Rushbrooke Hall was a British stately home in Rushbrooke, Suffolk. For several hundred years it was the family seat of the Jermyn family. It was demolished in 1961.

The original manor house on the moated site to the south of the village of Rushbrooke is believed to have been constructed in the reign of King John. Originally named after the local landowning Rushbrooke family, between 1230 and 1703 the manor and estate was held by the Jermyn family. The older manor was largely demolished and remodeled in the mid-16th century by Sir Thomas Jermyn, to be replaced by a red brick, two storey building in the Tudor style.

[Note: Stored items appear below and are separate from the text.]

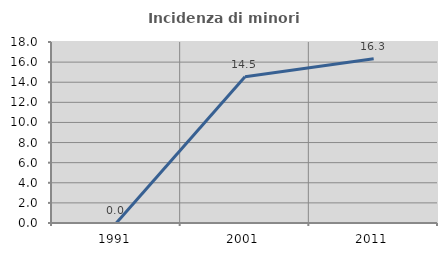
| Category | Incidenza di minori stranieri |
|---|---|
| 1991.0 | 0 |
| 2001.0 | 14.545 |
| 2011.0 | 16.327 |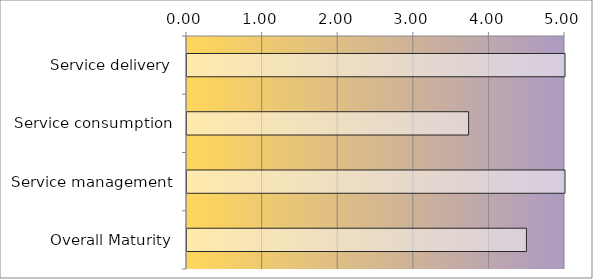
| Category | Series 0 |
|---|---|
| Service delivery | 5 |
| Service consumption | 3.725 |
| Service management | 5 |
| Overall Maturity | 4.49 |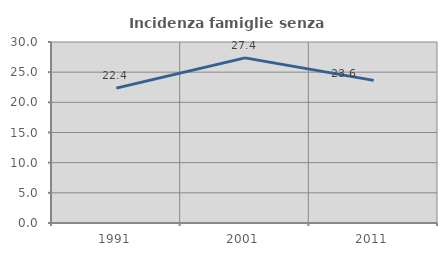
| Category | Incidenza famiglie senza nuclei |
|---|---|
| 1991.0 | 22.36 |
| 2001.0 | 27.368 |
| 2011.0 | 23.636 |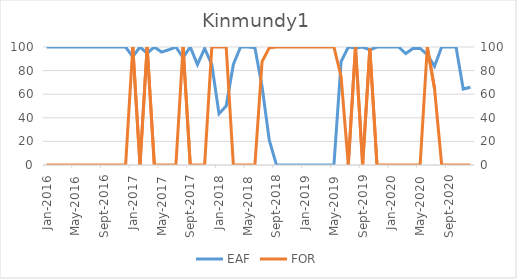
| Category | EAF |
|---|---|
| 2016-01-01 | 100 |
| 2016-02-01 | 100 |
| 2016-03-01 | 100 |
| 2016-04-01 | 100 |
| 2016-05-01 | 100 |
| 2016-06-01 | 100 |
| 2016-07-01 | 100 |
| 2016-08-01 | 100 |
| 2016-09-01 | 100 |
| 2016-10-01 | 100 |
| 2016-11-01 | 100 |
| 2016-12-01 | 100 |
| 2017-01-01 | 91.67 |
| 2017-02-01 | 100 |
| 2017-03-01 | 94.75 |
| 2017-04-01 | 100 |
| 2017-05-01 | 95.7 |
| 2017-06-01 | 97.64 |
| 2017-07-01 | 100 |
| 2017-08-01 | 91.09 |
| 2017-09-01 | 100 |
| 2017-10-01 | 85.08 |
| 2017-11-01 | 98.82 |
| 2017-12-01 | 85.08 |
| 2018-01-01 | 43.42 |
| 2018-02-01 | 50 |
| 2018-03-01 | 85.2 |
| 2018-04-01 | 100 |
| 2018-05-01 | 100 |
| 2018-06-01 | 99.45 |
| 2018-07-01 | 66.27 |
| 2018-08-01 | 21.01 |
| 2018-09-01 | 0 |
| 2018-10-01 | 0 |
| 2018-11-01 | 0 |
| 2018-12-01 | 0 |
| 2019-01-01 | 0 |
| 2019-02-01 | 0 |
| 2019-03-01 | 0 |
| 2019-04-01 | 0 |
| 2019-05-01 | 0 |
| 2019-06-01 | 87.54 |
| 2019-07-01 | 100 |
| 2019-08-01 | 99.2 |
| 2019-09-01 | 100 |
| 2019-10-01 | 97.63 |
| 2019-11-01 | 100 |
| 2019-12-01 | 100 |
| 2020-01-01 | 100 |
| 2020-02-01 | 100 |
| 2020-03-01 | 94.48 |
| 2020-04-01 | 98.75 |
| 2020-05-01 | 98.81 |
| 2020-06-01 | 93.66 |
| 2020-07-01 | 83.71 |
| 2020-08-01 | 100 |
| 2020-09-01 | 100 |
| 2020-10-01 | 100 |
| 2020-11-01 | 64.35 |
| 2020-12-01 | 65.86 |

The new stately home was completed in about 1550, and was laid out in an E-shaped plan. It was constructed around a courtyard, about 30m square with the main range of the house running along the north side of the moat and two long projecting wings along the east and west sides. There were polygonal turrets, each three stories high, at the four corners of the wings. The entrance to the house was through an impressive central porch built of Barnack stone and decorated with armorial achievements. Major modernising alterations were made to the house in about 1735.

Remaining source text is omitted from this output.